Are the dominoes getting bigger. First it was Northern Rock, and at around the same time, German bank IKB; more recently, Bear Stearns; who will be next? How about this one: Iceland.
Iceland has been suffering under a massive deficit on its current account, inflation has been soaring – a recent estimate from Bloomberg put it at 8.4 per cent this month, and its currency, the krona, has been tumbling.
Some have been warning that the nation’s banks might be in trouble too, so that is bad news all around.
Then yesterday, Iceland’s central bank upped the interest rate by 1.25 per cent to a crippling 15 per cent.
”It will be necessary to continue to pursue a very tight monetary policy in order to bring inflation and inflation expectations under control, and increase confidence in the krona,” read a statement from the bank.

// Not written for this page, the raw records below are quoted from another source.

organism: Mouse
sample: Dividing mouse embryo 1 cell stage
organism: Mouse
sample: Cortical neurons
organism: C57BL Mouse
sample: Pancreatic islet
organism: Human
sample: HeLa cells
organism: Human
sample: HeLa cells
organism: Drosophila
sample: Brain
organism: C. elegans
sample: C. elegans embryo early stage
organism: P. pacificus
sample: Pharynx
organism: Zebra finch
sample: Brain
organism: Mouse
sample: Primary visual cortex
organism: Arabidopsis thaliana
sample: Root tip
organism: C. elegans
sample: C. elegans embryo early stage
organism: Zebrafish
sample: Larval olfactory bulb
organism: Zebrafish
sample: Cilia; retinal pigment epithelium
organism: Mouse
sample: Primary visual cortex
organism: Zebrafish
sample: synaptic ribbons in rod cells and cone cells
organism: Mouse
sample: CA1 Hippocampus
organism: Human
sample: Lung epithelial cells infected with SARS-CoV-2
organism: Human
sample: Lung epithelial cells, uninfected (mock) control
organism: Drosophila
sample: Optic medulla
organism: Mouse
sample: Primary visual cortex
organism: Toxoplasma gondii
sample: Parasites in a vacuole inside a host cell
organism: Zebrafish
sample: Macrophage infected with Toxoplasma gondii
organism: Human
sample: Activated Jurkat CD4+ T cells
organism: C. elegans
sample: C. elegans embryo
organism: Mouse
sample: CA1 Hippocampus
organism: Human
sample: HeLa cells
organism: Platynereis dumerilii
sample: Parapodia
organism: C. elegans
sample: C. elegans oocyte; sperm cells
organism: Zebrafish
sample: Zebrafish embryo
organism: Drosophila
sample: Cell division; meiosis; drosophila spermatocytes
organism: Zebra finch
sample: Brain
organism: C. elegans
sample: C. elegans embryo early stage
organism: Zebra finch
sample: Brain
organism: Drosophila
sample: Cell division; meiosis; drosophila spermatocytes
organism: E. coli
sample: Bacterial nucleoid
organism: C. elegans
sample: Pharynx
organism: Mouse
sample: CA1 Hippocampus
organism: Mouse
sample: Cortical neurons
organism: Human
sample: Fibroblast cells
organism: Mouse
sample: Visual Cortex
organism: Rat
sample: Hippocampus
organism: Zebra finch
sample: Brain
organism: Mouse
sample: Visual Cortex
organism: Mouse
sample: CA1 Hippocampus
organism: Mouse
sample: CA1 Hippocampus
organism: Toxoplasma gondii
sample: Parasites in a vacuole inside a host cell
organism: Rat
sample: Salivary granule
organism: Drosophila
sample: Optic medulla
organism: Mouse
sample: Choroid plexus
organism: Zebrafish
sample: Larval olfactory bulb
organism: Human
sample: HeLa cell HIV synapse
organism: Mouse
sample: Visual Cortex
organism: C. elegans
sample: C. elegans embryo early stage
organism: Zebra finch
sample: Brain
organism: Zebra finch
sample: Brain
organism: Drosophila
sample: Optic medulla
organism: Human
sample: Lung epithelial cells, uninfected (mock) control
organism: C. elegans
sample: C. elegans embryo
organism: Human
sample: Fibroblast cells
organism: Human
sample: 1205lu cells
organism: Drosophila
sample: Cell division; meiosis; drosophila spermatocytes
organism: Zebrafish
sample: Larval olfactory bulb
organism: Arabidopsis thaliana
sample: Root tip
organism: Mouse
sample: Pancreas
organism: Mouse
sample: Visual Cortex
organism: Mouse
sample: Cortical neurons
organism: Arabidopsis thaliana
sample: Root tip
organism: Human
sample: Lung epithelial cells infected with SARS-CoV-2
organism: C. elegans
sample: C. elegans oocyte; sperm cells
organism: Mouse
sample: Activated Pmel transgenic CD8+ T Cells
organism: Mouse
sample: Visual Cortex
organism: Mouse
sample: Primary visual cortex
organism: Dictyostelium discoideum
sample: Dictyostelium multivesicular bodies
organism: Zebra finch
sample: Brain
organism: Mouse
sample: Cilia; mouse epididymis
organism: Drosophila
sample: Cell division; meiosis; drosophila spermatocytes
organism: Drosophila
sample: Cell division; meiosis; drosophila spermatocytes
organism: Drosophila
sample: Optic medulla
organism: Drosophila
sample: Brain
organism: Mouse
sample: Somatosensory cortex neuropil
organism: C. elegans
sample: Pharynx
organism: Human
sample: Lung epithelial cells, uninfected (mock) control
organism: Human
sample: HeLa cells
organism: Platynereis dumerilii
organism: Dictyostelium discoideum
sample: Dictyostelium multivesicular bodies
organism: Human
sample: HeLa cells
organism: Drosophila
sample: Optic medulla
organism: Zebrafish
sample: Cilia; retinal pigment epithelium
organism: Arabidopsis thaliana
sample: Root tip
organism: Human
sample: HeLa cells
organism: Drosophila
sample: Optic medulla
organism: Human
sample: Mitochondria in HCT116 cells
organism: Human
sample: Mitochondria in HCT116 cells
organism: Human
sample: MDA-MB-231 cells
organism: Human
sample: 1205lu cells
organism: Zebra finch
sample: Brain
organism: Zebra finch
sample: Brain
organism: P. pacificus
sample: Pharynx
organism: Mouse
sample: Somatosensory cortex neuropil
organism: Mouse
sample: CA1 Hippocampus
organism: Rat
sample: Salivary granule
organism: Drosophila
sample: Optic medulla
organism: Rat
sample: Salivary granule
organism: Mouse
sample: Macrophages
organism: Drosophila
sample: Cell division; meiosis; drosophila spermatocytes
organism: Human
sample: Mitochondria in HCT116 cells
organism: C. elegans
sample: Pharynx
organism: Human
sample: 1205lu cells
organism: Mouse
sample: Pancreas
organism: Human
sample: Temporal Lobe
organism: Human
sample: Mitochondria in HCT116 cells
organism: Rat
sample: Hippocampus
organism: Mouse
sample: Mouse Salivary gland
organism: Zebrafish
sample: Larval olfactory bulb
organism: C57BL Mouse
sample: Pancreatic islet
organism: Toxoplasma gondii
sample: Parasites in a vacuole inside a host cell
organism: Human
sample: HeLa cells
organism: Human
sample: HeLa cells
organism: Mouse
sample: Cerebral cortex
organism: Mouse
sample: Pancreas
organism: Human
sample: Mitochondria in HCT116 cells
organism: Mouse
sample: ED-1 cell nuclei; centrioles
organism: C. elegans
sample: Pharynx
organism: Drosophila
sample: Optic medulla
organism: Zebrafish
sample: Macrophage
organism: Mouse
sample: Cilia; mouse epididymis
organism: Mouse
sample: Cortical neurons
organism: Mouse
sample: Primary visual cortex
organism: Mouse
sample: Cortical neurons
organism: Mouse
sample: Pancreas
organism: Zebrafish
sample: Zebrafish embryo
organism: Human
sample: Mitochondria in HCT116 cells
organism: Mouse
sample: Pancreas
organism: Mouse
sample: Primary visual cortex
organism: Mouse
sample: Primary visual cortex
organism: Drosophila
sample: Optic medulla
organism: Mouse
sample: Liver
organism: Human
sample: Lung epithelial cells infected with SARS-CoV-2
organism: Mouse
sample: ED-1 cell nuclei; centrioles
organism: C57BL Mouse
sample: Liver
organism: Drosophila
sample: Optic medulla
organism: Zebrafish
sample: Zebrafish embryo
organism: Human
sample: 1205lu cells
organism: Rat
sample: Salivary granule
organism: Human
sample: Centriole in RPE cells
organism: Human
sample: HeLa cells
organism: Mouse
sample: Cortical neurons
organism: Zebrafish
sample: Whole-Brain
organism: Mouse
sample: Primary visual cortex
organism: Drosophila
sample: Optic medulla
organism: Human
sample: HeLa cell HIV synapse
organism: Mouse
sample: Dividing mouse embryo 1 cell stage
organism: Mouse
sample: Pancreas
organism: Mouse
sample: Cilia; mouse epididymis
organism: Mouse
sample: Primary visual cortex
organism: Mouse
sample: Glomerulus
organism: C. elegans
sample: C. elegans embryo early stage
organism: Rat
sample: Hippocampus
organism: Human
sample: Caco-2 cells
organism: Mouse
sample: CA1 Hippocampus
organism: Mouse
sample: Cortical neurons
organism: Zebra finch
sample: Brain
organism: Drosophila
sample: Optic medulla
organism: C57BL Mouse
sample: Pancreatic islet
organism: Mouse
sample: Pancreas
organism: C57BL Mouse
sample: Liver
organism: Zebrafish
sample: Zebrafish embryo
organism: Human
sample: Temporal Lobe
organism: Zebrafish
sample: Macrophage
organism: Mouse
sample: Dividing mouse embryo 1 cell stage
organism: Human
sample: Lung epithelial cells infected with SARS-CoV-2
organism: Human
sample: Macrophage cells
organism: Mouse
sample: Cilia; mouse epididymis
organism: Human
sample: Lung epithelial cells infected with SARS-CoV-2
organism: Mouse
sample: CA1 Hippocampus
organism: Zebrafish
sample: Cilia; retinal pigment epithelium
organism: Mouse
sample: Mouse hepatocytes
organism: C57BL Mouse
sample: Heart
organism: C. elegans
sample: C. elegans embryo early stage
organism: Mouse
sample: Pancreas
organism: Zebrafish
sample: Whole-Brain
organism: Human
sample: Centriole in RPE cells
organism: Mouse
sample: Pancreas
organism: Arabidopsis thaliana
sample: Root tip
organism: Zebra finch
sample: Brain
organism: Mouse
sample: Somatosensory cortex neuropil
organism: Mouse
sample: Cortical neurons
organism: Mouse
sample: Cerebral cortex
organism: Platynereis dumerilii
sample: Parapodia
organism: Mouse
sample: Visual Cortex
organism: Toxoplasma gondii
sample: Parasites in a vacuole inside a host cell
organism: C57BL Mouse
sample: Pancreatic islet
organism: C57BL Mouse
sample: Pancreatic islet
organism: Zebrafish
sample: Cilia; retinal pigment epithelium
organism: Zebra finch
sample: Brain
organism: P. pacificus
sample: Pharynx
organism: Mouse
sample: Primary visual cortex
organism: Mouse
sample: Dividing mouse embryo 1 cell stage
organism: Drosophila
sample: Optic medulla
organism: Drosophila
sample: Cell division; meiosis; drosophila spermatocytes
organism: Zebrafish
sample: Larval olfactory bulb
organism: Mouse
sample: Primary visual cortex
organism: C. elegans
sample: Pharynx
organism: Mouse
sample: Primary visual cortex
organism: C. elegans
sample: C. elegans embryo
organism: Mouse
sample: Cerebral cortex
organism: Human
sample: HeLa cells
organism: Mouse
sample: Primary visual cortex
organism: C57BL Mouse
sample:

Last year, Iceland’s current account deficit stood at a worrying 15.6 per cent of GDP, putting the deficits of the US, UK and Spain in the shade.
In recent years, Iceland has been characterised by many of its business leaders borrowing huge sums abroad and buying up businesses across the globe. The most spectacular example is Baugur. With shares in, amongst others, Debenhams, Karen Millen and House of Fraser, the Icelandic company owns a big chunk of the UK’s High Street, and has recently been expanding into the US too.